Keroob was well provided with all the luxurious pleasures of this world, and did not doubt but by his almsgiving, fastings, and prayers, he could establish a good claim to the joys of the next. He had certain exercises at set times, which he required his religion to perform; and it is but justice to him to say, that he was very exact in never suffering his pleasures to encroach upon these, but then he thought it but fair that his religion should be equally forbearing and never presume to interfere with his pleasures; and thus giving, as he thought, both worlds their due, he kept his goods in peace.

Keroob had never opposed Caphtor's union with Sephora, though he knew the comparative meanness of her condition. His great desire was to see him married, but he found that he and his son did not agree in their ideas of a wife.
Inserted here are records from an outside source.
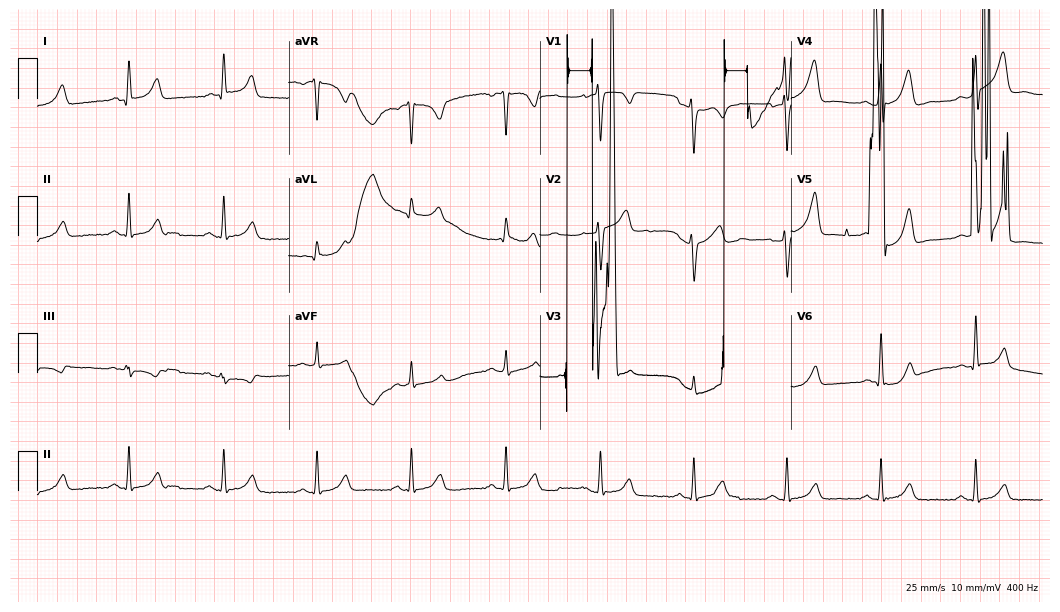
ECG — a male, 38 years old. Labelled as a normal ECG.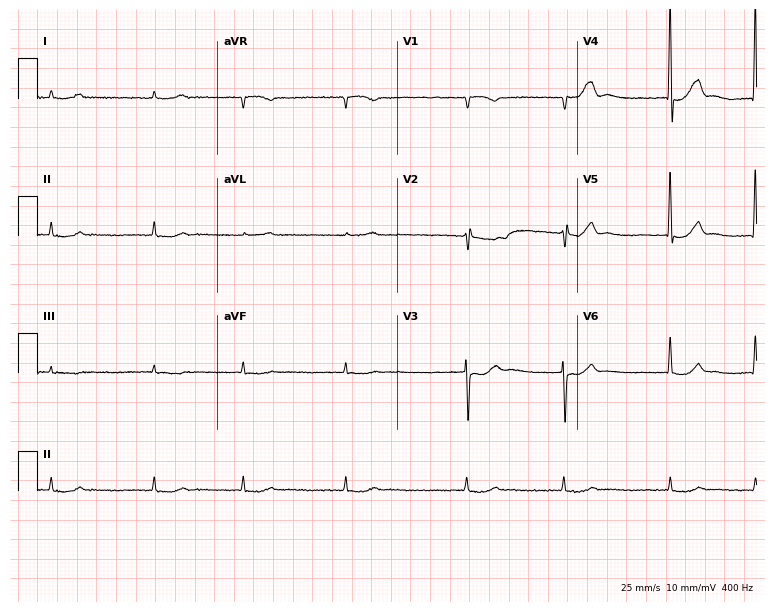
Electrocardiogram, a man, 82 years old. Interpretation includes atrial fibrillation (AF).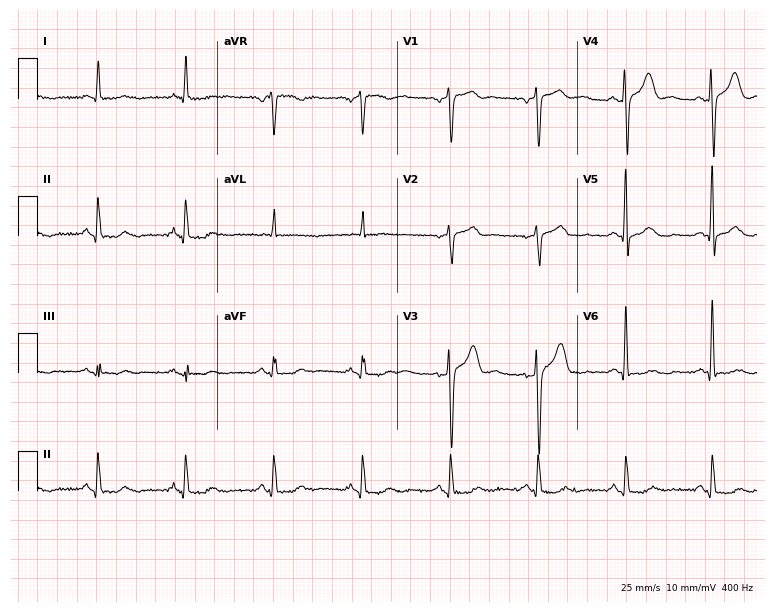
Resting 12-lead electrocardiogram (7.3-second recording at 400 Hz). Patient: a man, 75 years old. Read as a normal ECG.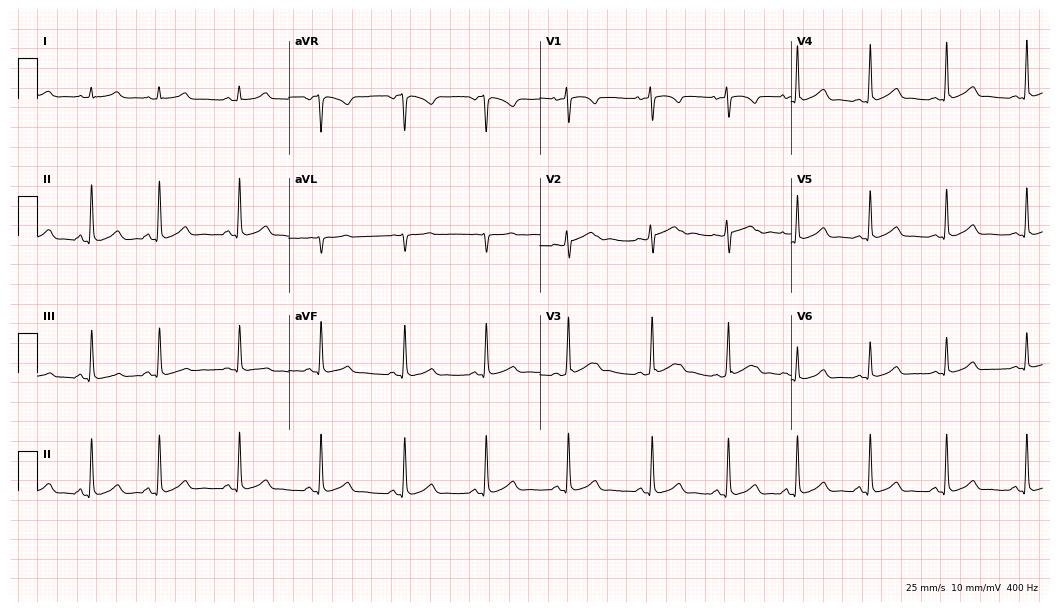
ECG — a 23-year-old female patient. Labelled as a normal ECG.

He had proposed a great many to him, whom he thought every thing that could be desired. But riches and beauty, which constituted Keerob's idea of perfection, were precisely the two things that Caphtor thought he could dispense with, and his projects for his son's happiness had so often been defeated, that when he heard he had at last found some one to please him, instead of objecting to his choice, he made a feast and called all his neighbours. together to rejoice.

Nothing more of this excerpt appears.